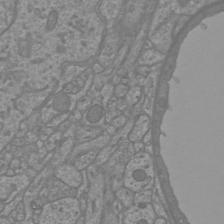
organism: Mouse
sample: Cortical neurons
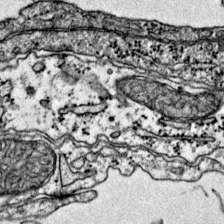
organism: Mouse
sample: Primary visual cortex
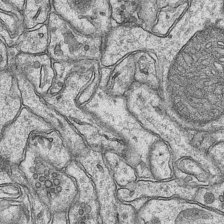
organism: Mouse
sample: CA1 Hippocampus
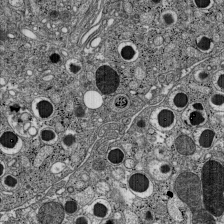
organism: C57BL Mouse
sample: Pancreatic islet
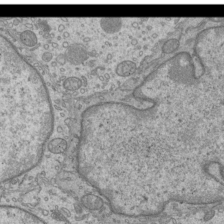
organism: Mouse
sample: Cilia; mouse epididymis
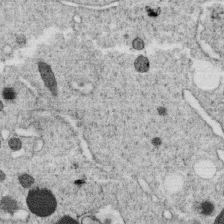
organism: C. elegans
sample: C. elegans oocyte; sperm cells
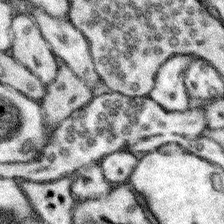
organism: Mouse
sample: Somatosensory cortex neuropil
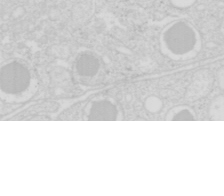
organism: Mouse
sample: Pancreas
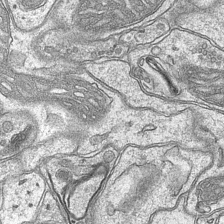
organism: Mouse
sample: CA1 Hippocampus
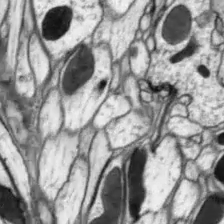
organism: Drosophila
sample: Optic lobe
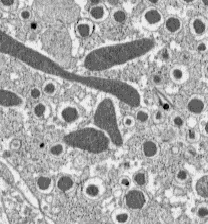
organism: C57BL Mouse
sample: Pancreatic islet
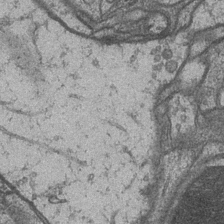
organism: Drosophila
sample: Optic medulla
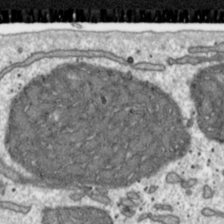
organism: Toxoplasma gondii
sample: Parasites in a vacuole inside a host cell
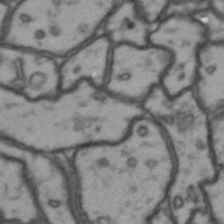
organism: Drosophila
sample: Brain
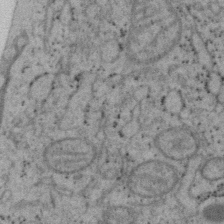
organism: Human
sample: HeLa cells
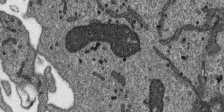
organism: Human
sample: Lung epithelial cells infected with SARS-CoV-2
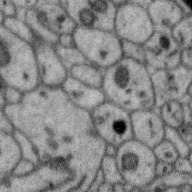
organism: Zebra finch
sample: Brain
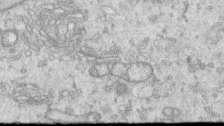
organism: Human
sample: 1205lu cells
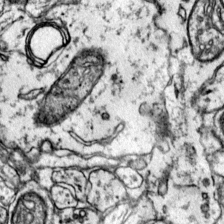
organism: Mouse
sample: Primary visual cortex
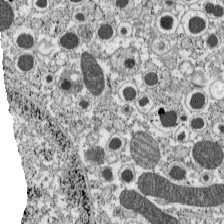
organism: C57BL Mouse
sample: Pancreatic islet
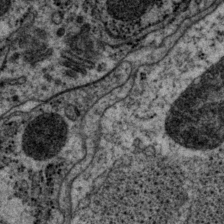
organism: P. pacificus
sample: Pharynx
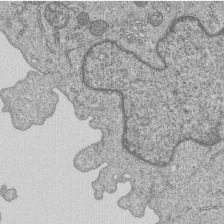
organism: Human
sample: MDA-MB-231 cells
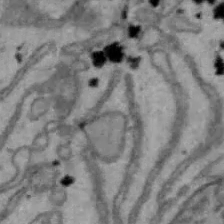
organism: Mouse
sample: Liver
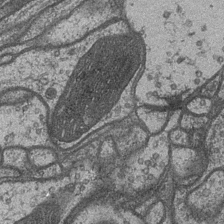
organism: Drosophila
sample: Optic medulla
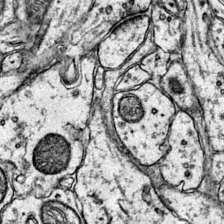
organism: Mouse
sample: Primary visual cortex
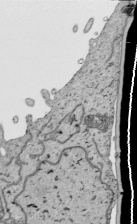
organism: Human
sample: Mitochondria in HCT116 cells
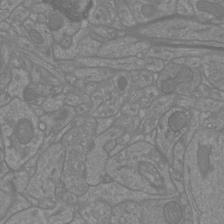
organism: Mouse
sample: Cortical neurons
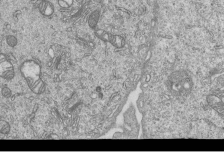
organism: Human
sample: MDA-MB-231 cells
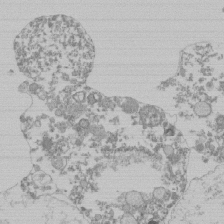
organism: Mouse
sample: Activated Pmel transgenic CD8+ T Cells
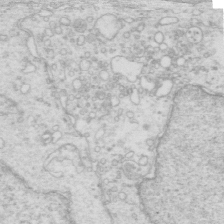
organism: Mouse
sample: Multiciliated cells
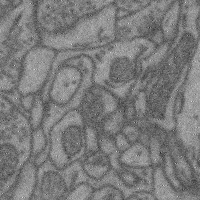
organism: Mouse
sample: Cerebral cortex
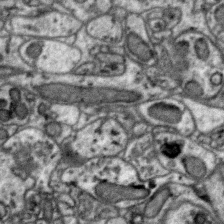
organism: Zebra finch
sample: Brain
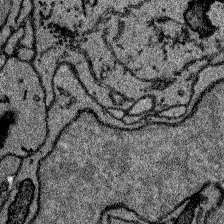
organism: Zebrafish
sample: Larval olfactory bulb
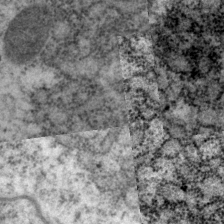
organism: P. pacificus
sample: Pharynx
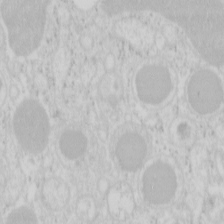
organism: Mouse
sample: Pancreas
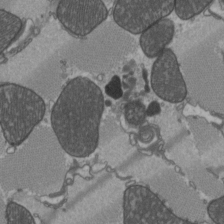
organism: C57BL Mouse
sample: Heart
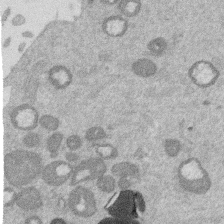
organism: Mouse
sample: Dividing mouse embryo 1 cell stage
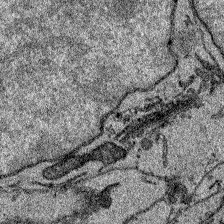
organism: Zebrafish
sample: Larval olfactory bulb
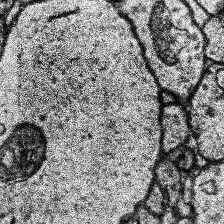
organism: Human
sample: Temporal Lobe
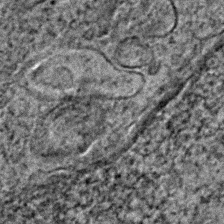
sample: Trachea
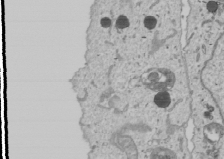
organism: Human
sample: Mitochondria in U2OS cells
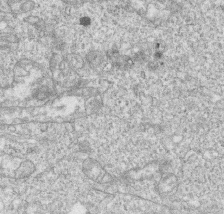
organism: Human
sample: HeLa cell HIV synapse
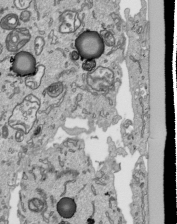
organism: Human
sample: Mitochondria in HCT116 cells
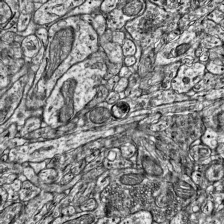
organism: Mouse
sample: Visual Cortex
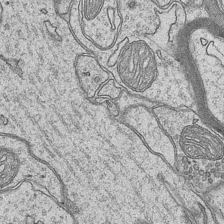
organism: Mouse
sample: CA1 Hippocampus
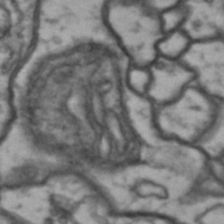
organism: Drosophila
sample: Brain
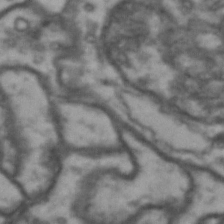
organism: Drosophila
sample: Brain
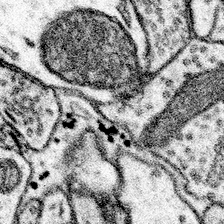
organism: Mouse
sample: Somatosensory cortex neuropil
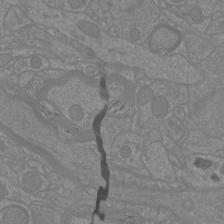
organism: Mouse
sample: Cortical neurons
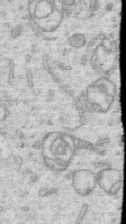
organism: Human
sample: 1205lu cells
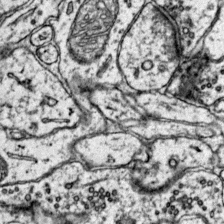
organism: Mouse
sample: Primary visual cortex
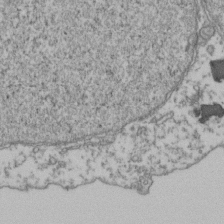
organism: Human
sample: Activated Jurkat CD4+ T cells
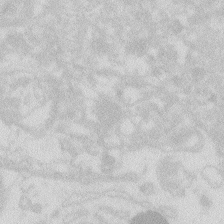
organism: Zebrafish
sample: Macrophage
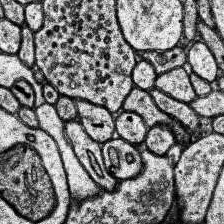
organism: Human
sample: Temporal Lobe
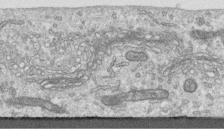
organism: Human
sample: Centriole in RPE cells
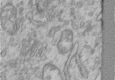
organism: Human
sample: Centriole in RPE cells
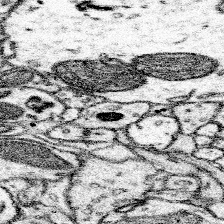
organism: Mouse
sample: Somatosensory cortex neuropil
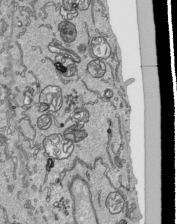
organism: Human
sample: Mitochondria in HCT116 cells
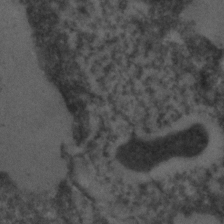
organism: C. elegans
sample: C. elegans embryo
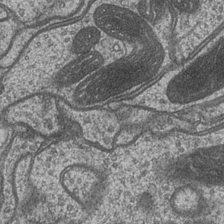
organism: Drosophila
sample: Optic medulla
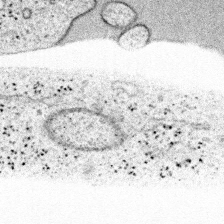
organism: Human
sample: HeLa cells
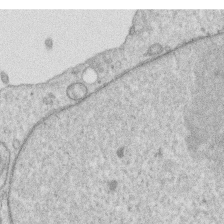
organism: Human
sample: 1205lu cells
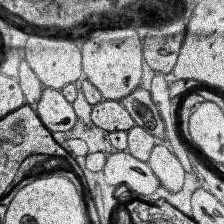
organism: Human
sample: Temporal Lobe
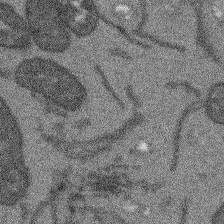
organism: Arabidopsis thaliana
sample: Root tip
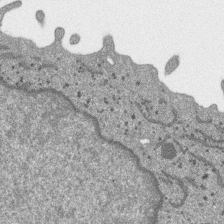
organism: Human
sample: Lung epithelial cells infected with SARS-CoV-2
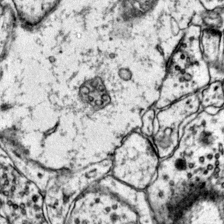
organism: Mouse
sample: Primary visual cortex
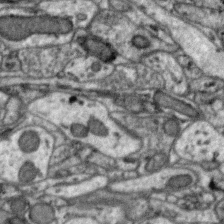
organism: Zebra finch
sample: Brain
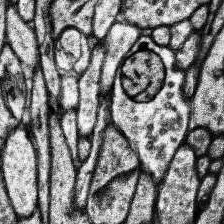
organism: Human
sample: Temporal Lobe
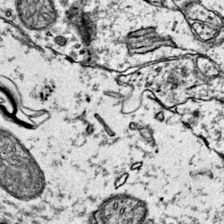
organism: Mouse
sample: Primary visual cortex
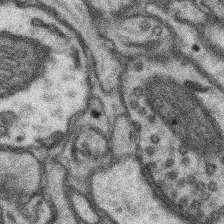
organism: Mouse
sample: Somatosensory cortex neuropil
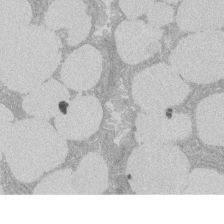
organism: Rat
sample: Salivary granule
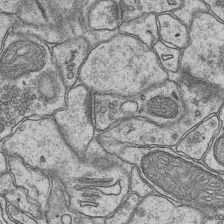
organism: Mouse
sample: CA1 Hippocampus
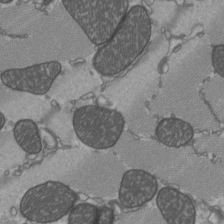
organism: C57BL Mouse
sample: Heart
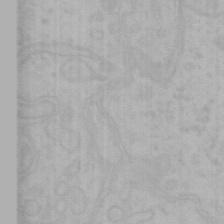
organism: Mouse
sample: Choroid plexus
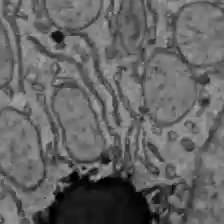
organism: C57BL Mouse
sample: Liver
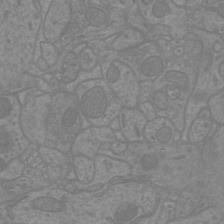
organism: Mouse
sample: Cortical neurons
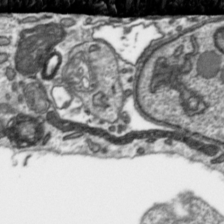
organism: Toxoplasma gondii
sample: Parasites in a vacuole inside a host cell
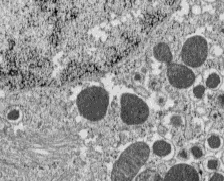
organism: C57BL Mouse
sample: Pancreatic islet
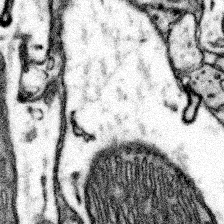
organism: Mouse
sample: Somatosensory cortex neuropil
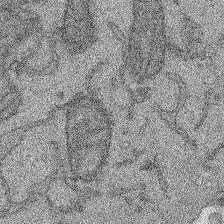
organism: Human
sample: HeLa cells
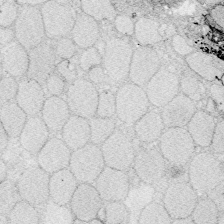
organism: Zebrafish
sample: Whole-Brain
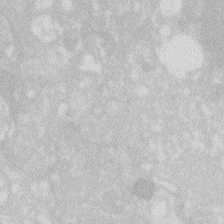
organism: Zebrafish
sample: Macrophage
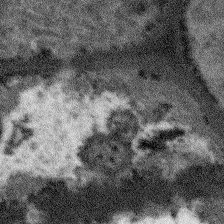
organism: Arabidopsis thaliana
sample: Root tip
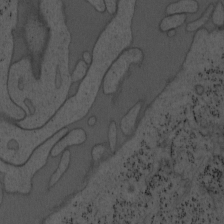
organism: Mouse
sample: OT-I killer T cells with ID8 ovarian cancer cells
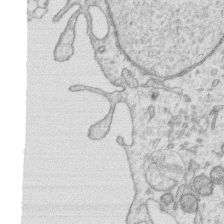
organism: Human
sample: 1205lu cells
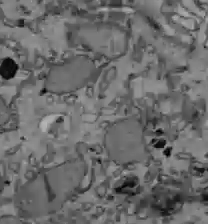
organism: C57BL Mouse
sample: Liver
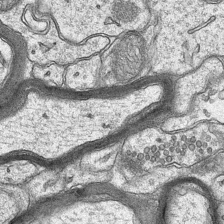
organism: Mouse
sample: CA1 Hippocampus
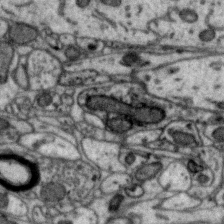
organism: Zebra finch
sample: Brain
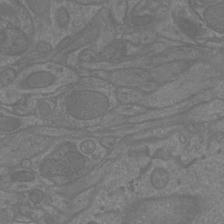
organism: Mouse
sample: Cortical neurons
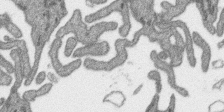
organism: Human
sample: Lung epithelial cells infected with SARS-CoV-2
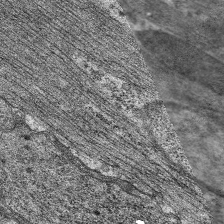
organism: C. elegans
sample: Pharynx
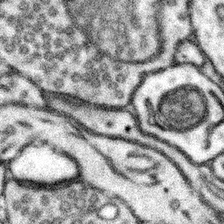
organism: Mouse
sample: Somatosensory cortex neuropil
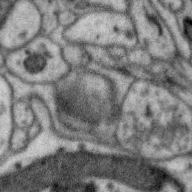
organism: Zebra finch
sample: Brain
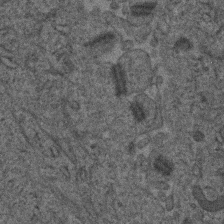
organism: Human
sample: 1205lu cells
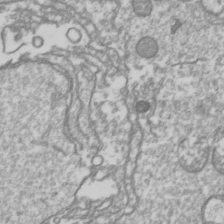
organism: Drosophila
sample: Cell division; meiosis; drosophila spermatocytes
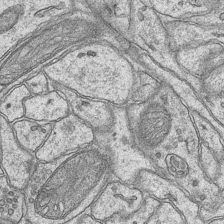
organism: Mouse
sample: CA1 Hippocampus
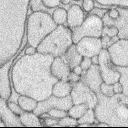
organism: Rabbit
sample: Retina
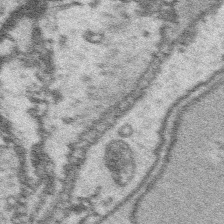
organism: Platynereis dumerilii
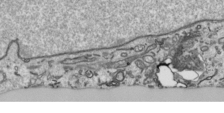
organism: Human
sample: Mitochondria in HCT116 cells
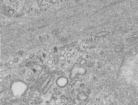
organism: Human
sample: Centriole in RPE cells
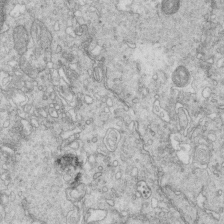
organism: Mouse
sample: Multiciliated cells
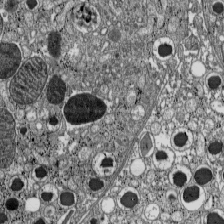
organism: C57BL Mouse
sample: Pancreatic islet
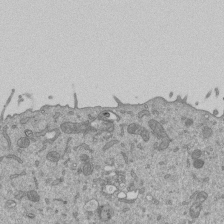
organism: Mouse
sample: ED-1 cell nuclei; centrioles
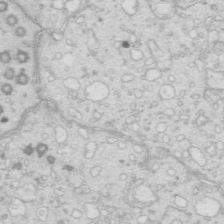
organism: Mouse
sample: Multiciliated cells
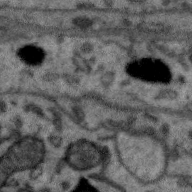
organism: Zebra finch
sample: Brain
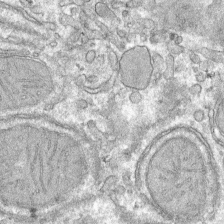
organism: Mouse
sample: Mouse hepatocytes
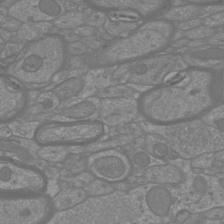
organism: Mouse
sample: Cortical neurons
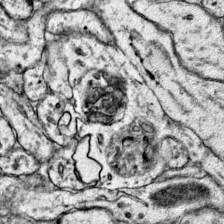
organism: Mouse
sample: Primary visual cortex
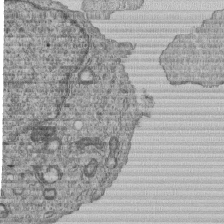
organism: Human
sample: MDA-MB-231 cells
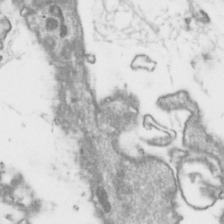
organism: Toxoplasma gondii
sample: Parasites in a vacuole inside a host cell
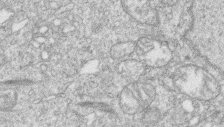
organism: Human
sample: HeLa cell HIV synapse
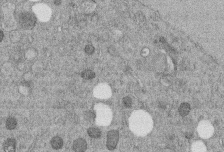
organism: C. elegans
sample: C. elegans embryo early stage
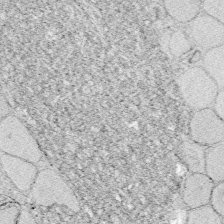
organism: Zebrafish
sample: Whole-Brain
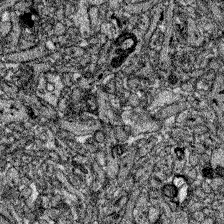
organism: Zebrafish
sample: Larval olfactory bulb
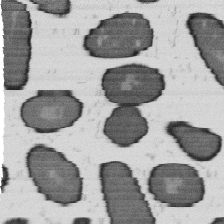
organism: B. subtilis
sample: Bacterial spore
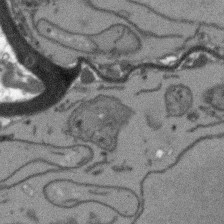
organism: Arabidopsis thaliana
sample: Root tip
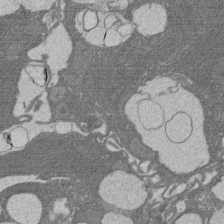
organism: Rat
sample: Salivary granule
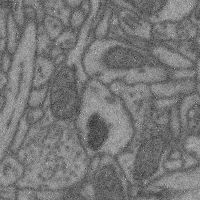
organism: Mouse
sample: Cerebral cortex
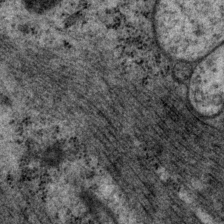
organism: P. pacificus
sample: Pharynx
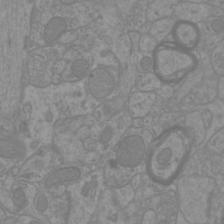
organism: Mouse
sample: Cortical neurons
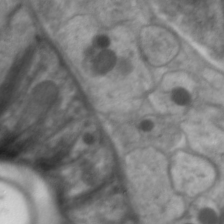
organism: C. elegans
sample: Pharynx
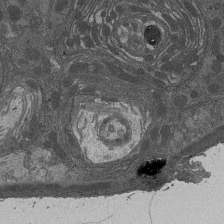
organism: Drosophila
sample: Antenna
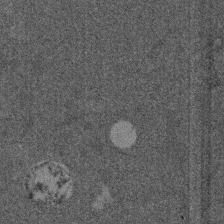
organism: Mouse
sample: Dividing mouse embryo 1 cell stage
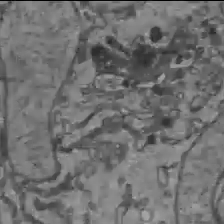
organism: C57BL Mouse
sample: Liver
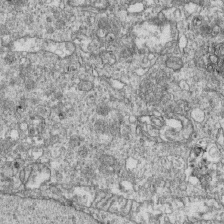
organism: Human
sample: HeLa cell HIV synapse
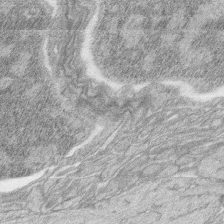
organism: Zebrafish
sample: synaptic ribbons in rod cells and cone cells
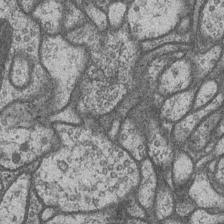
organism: Drosophila
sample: Optic medulla
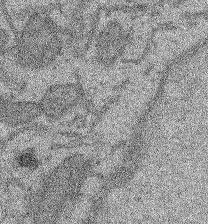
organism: Human
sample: HeLa cells
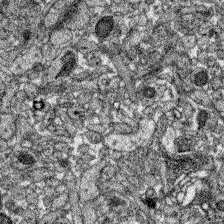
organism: Zebrafish
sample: Larval olfactory bulb
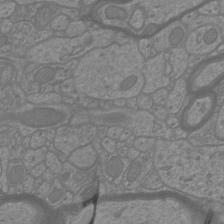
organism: Mouse
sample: Cortical neurons
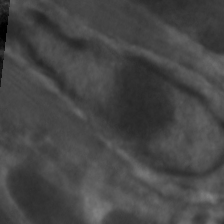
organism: C. elegans
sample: Pharynx
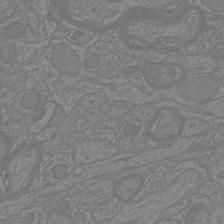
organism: Mouse
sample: Cortical neurons
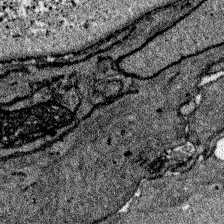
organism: Zebrafish
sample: Larval olfactory bulb
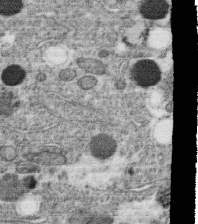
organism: C. elegans
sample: C. elegans oocyte; sperm cells
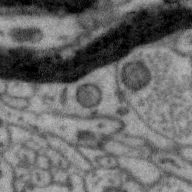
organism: Zebra finch
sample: Brain
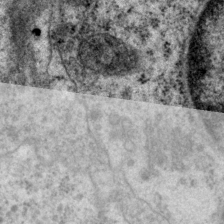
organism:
+--
Action item: Although the records above contain pictures, the copy should hold only the lines from their start through the line containing "sample: Optic lobe", each exactly as written, and none of the pictures.

Answer to this task:
organism: Mouse
sample: Cortical neurons
organism: Mouse
sample: Primary visual cortex
organism: Mouse
sample: CA1 Hippocampus
organism: C57BL Mouse
sample: Pancreatic islet
organism: Mouse
sample: Cilia; mouse epididymis
organism: C. elegans
sample: C. elegans oocyte; sperm cells
organism: Mouse
sample: Somatosensory cortex neuropil
organism: Mouse
sample: Pancreas
organism: Mouse
sample: CA1 Hippocampus
organism: Drosophila
sample: Optic lobe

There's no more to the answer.